An hour later Pavel Petrovich was already lying in his bed, with a proper bandage round his le
g. The whole house was in a state of alarm. Fenechka felt unwell. Nikolay Petrovich quietly wrung his hands while Pavel Petrovich laughed and joked, especially with Bazarov. He was wearing a fine batiste night-shirt and an elegant morning jacket and fez. He wouldn’t let them lower the window-blind and made amusing complaints about not being allowed to take food.
However, by nightfall he had a fever. His head began to ache. The doctor from the town came. (Nikolay Petrovich hadn’t listened to his brother, and this was what Bazarov himself wanted too; he had spent the whole day sitting in his room, looking all jaundiced and angry, and he only came out for the briefest visits to the patient; a couple of times he happened to meet Fenechka, but she recoiled from him in horror.) The new doctor prescribed cooling drinks but in other respects confirmed Bazarov’s assurances that no danger need be envisaged. Nikolay Petrovich said to him that his brother had wounded himself through carelessness, to which the doctor replied ‘Hm!’, but having then been given twenty-five silver roubles in his hand, he pronounced, ‘You don’t say! That does indeed often happen.’

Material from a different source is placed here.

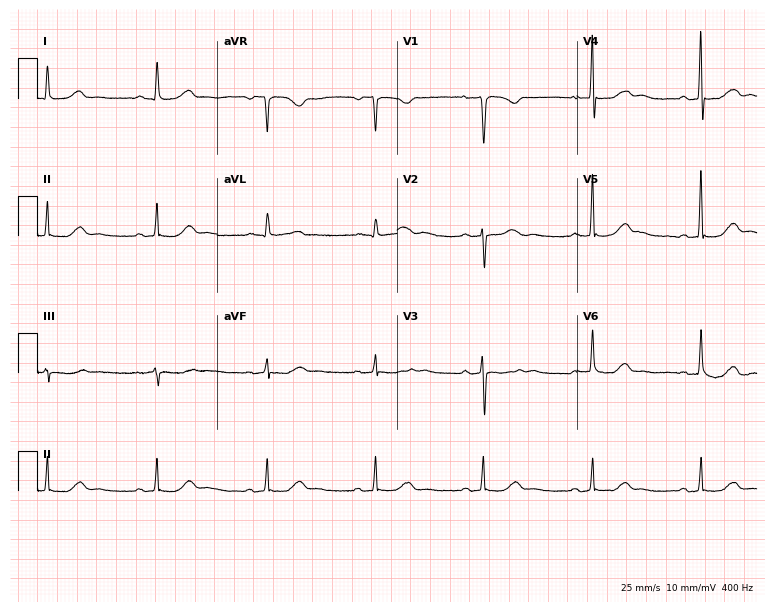
Standard 12-lead ECG recorded from a 62-year-old woman (7.3-second recording at 400 Hz). None of these six findings is recorded: first-degree AV block, right bundle branch block, left bundle branch block, sinus bradycardia, atrial fibrillation, sinus tachycardia.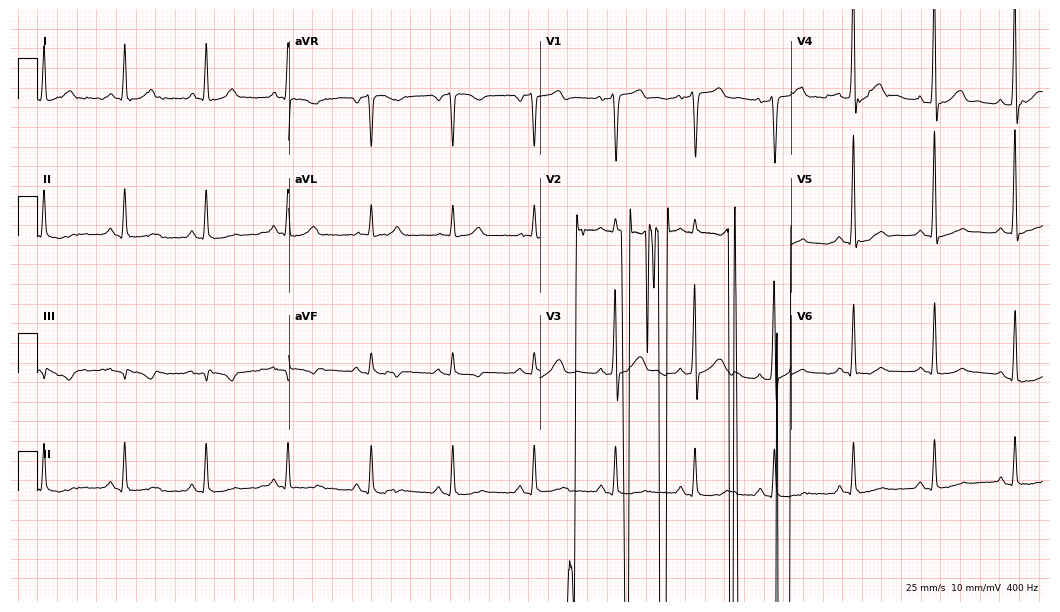
ECG (10.2-second recording at 400 Hz) — a 57-year-old male. Screened for six findings — first-degree AV block, right bundle branch block (RBBB), left bundle branch block (LBBB), sinus bradycardia, atrial fibrillation (AF), sinus tachycardia — none is recorded. Other findings, if any, are not listed.

No one in the house went to bed or undressed. Nikolay Petrovich now and then tiptoed in and out of his brother’s room. Pavel Petrovich dozed, groaned slightly, said to him in French, ‘Couchez-vous’7 – and asked for a drink. Nikolay Petrovich once made Fenechka bring him a glass of lemonade; Pavel Petrovich stared at her and drank the glass to the last drop. By morning the fever had risen a little, and he showed some signs of delirium. At first Pavel Petrovich uttered incoherent words, then he suddenly opened his eyes and, seeing his brother by his bed solicitously bending over him, said:
‘Nikolay, doesn’t Fenechka have something in common with Nelly?’
‘What Nelly, Pasha?’8
‘How can you ask that? Princess R.… Especially in the upper part of the face. C’est de la même famille.’9
Nikolay Petrovich said nothing in reply but in his heart he was astonished at the tenacity of a man’s old feelings.
‘So that’s come up now,’ he thought.
‘Oh, how I love that simple creature!’ Pavel Petrovich moaned, wearily putting his arms behind his head. ‘I will not allow any insolent fellow to dare to touch…’ he babbled a few moments later.